The State further argues that “drug impairment appears to defy precise quantification regarding absorption/metabolization/elimination” and so it would have been “impossible” for Officer Wilson to consider the dissipation of Xanax during the investigatory phase and the reasonableness of the impact of additional delay.  There was no evidence offered at the suppression hearing regarding the dissipation rate of Xanax, except for the testimony of Officer Wilson that he personally did not know the rate of dissipation of Xanax—or of alcohol, for that matter.  Instead, the State now relies upon other cases in which experts testified as to its dissipation rate.  The State carried the burden of showing an exigent circumstance.  It had the opportunity to present evidence that the rate of dissipation of Xanax cannot be quantified, or that it dissipates so quickly as to create an exigent circumstance, but it chose not do so.  See McGee, 105 S.W.3d at 615.  Consequently, this argument is not persuasive.

Finally, the State argues that the severity of the underlying crime—felony DWI–supports finding that exigent circumstances existed.  It refers us to Welsh v. Wisconsin, 466 U.S. 740, 753, 104 S.Ct. 2091, 2099 (1984), which held that an important factor in determining whether an exigency exists is “the gravity of the underlying offense for which the arrest is being made.”  But Welsh specifically reasoned that while the “nature of the underlying offense” is an important factor, it is not a sufficient factor in and of itself to create exigency.  Id. at 751–53, 104 S.Ct. at 2098–99;  see also State v.

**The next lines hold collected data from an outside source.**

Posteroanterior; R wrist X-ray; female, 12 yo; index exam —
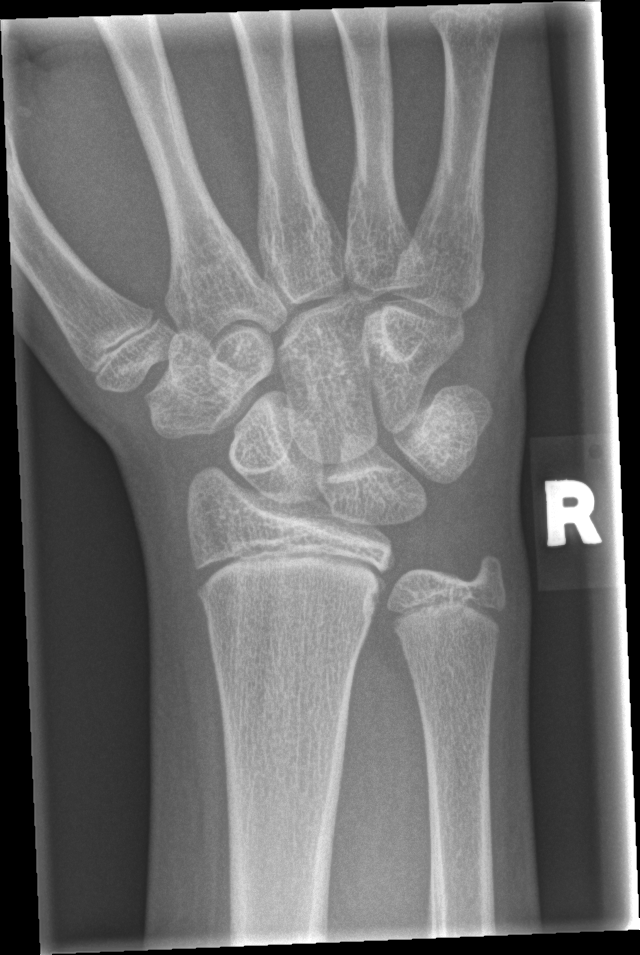 - No Fx annotated.
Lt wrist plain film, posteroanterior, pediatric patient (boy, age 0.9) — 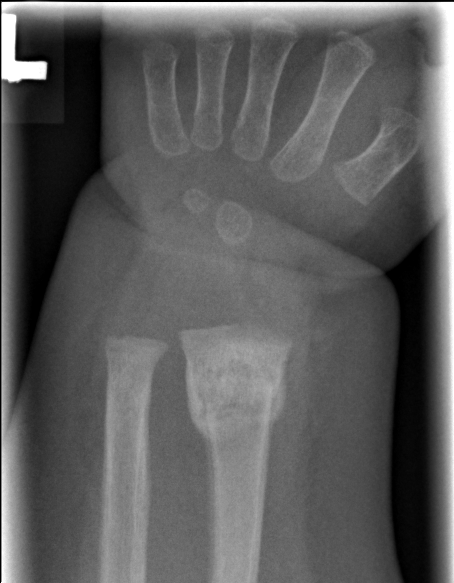
* Pixel coordinates, top-left origin, xyxy.
* Fracture: <183,354>-<289,433>, <101,375>-<155,419>.
* Fracture classified AO/OTA 23r-M/3.1; 23u-M/2.1.
* Periosteal new bone — <184,354>-<217,581> <263,361>-<289,515>.
* Osteopenic.

Taylor, No. 02–14–00456–CR, 2015 WL 4504806, at *2–3 (Tex.App.–Fort Worth July 23, 2015, pet. ref'd) (mem. op., not designated for publication) (discussing Welsh ).

We cannot conclude that the trial court erred in its application of the law to the facts by finding that exigent circumstances did not exist to support the warrantless, nonconsensual seizure of McClendon's blood.  We therefore overrule the State's first point.

2. Section 724.012 of the Transportation Code

In its remaining three points, the State relies upon section 724.012 of the transportation code to justify the warrantless and nonconsensual blood draw.  But the court of criminal appeals recently held that warrantless blood or breath samples taken without consent solely in reliance on transportation code provisions such as section 724.012 violate the warrant requirement of the Fourth Amendment.  State v. Villarreal, 475 S.W.3d 784, 787, 804 (Tex.Crim.App.2014).6  Officer Wilson's good-faith belief that the statute authorized the warrantless search does not overcome the exclusionary rule.  See Lewis v. State, No. 02–13–00416–CR, 2015 WL 1119966, at *2 (Tex.App.–Fort Worth Mar. 12, 2015, pet. ref'd) (mem. op., not designated for publication) (citing Burks v. State, 454 S.W.3d 705, 709 (Tex.App.–Fort Worth 2015, pet. ref'd)).  We therefore overrule the State's second, third, and fourth points.


We hold that the trial court did not err by granting McClendon's motion to suppress the results of the warrantless blood draw, and we affirm the trial court's order.


1.   See Tex.R.App. P. 47.4.

2.   According to Officer Wilson, two officers typically work an accident scene and DWI investigation.  Although both officers on duty were occupied, they did not call on an outside agency to assist in patrolling River Oaks.

3.   Officer Wilson testified that he did not require Sergeant Moseley's assistance to perform this task and that Sergeant Moseley could have returned to his patrol duties instead of assisting with the inventory.

4.   River Oaks does not have a jailer.  Of the 17 police officers employed by the River Oaks Police Department, 12 work in the patrol division.  Ideally, three patrol officers work on each eight-hour shift, but occasionally only two officers work on a particular shift.  This was one such occasion.

5.   Even if Sergeant Moseley had been required to act as the jailer, thereby leaving no officer on patrol, Officer Wilson testified that it was their general practice for both officers on duty to work an accident scene, even if they were the only two officers on duty at the time.

6.   At the time this case was submitted, the court of criminal appeals had granted rehearing of the Villarreal decision.  But on December 16, 2015, the court of criminal appeals concluded that rehearing was improvidently granted and denied the State's motion for rehearing.